Despite being a talented dancer, Natalie Coughlin just couldn't get enough people to vote for her and was sent packing on a night that included a dance tribute to Michael Jackson.
/ Source: contributor

What happened? Solid performances on Monday night set the stage for a surprising elimination, since no one was bad, exactly. The first two celebrities to find that they were being left “in jeopardy” were Joanna Krupa, who stumbled on Monday, and Aaron Carter, who has been struggling for weeks. They were joined by Natalie Coughlin, making a not-unexpected trip to the near-bottom after a rare low score on Monday, as well as Melissa Joan Hart, meaning that every performer in jeopardy of going home was one who had strongly impressed the judges at least once.

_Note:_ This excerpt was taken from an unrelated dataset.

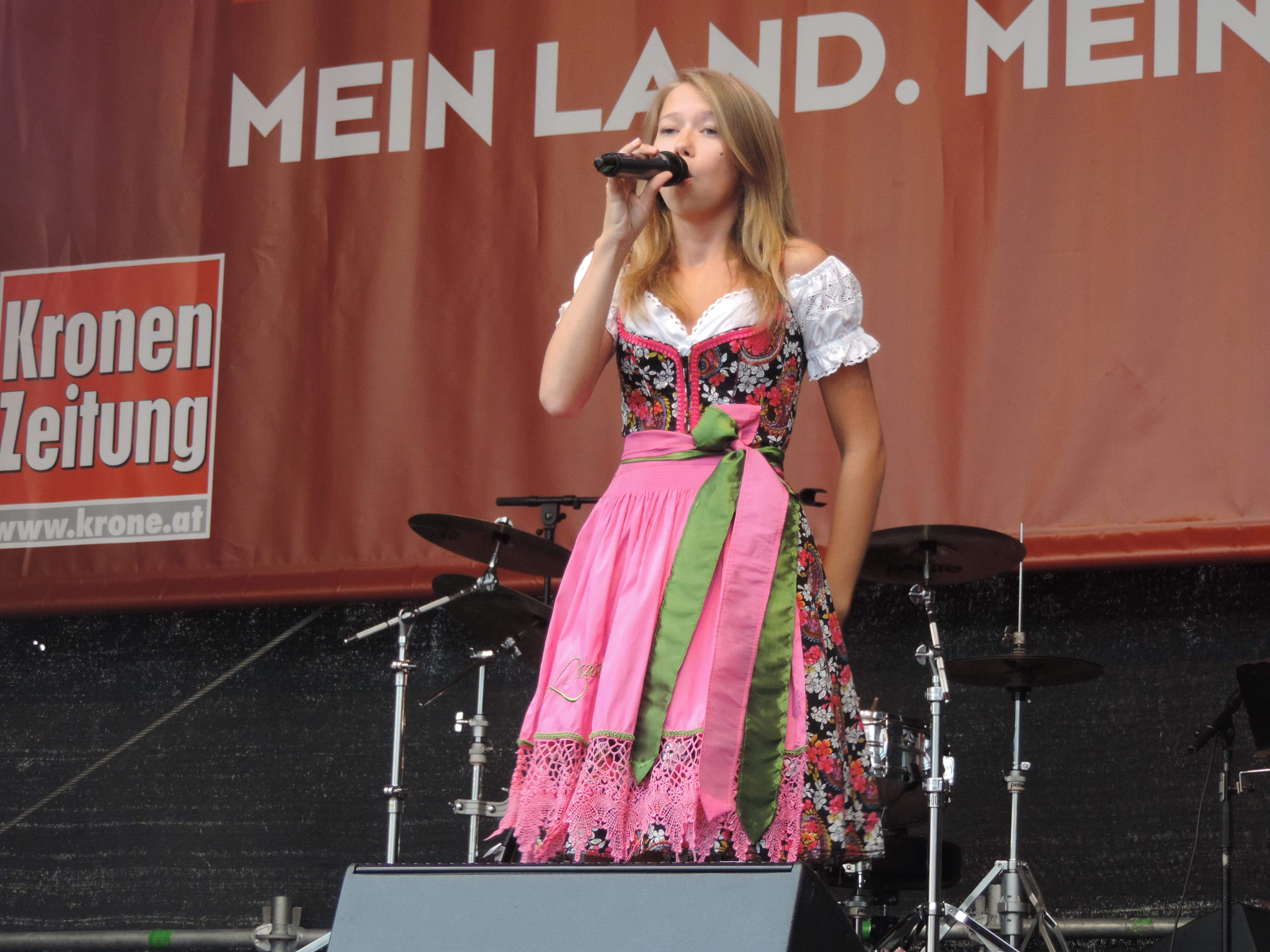 Laura Kamhuber live beim Linzer Kronefest 2015

The bottom two were then narrowed to Aaron and Natalie. The judges expressed their sadness at the bottom two (Len Goodman called himself “heartbroken” and lashed out at the viewers for failing to dispense “justice,” presumably to a dancer like Michael Irvin or Louie Vito), and then it was time. Ultimately, it was Natalie Coughlin going home with partner Alec Mazo — a very surprising result based on the early weeks of competition.

The new leader: Donny Osmond got to do the encore dance — unsurprisingly, since he’d gotten the highest score of the season on Monday night for his Argentine tango. It’s not clear whether Donny has the flash to go all the way quite yet, but for the moment, his showmanship is winning over the judges in a big way.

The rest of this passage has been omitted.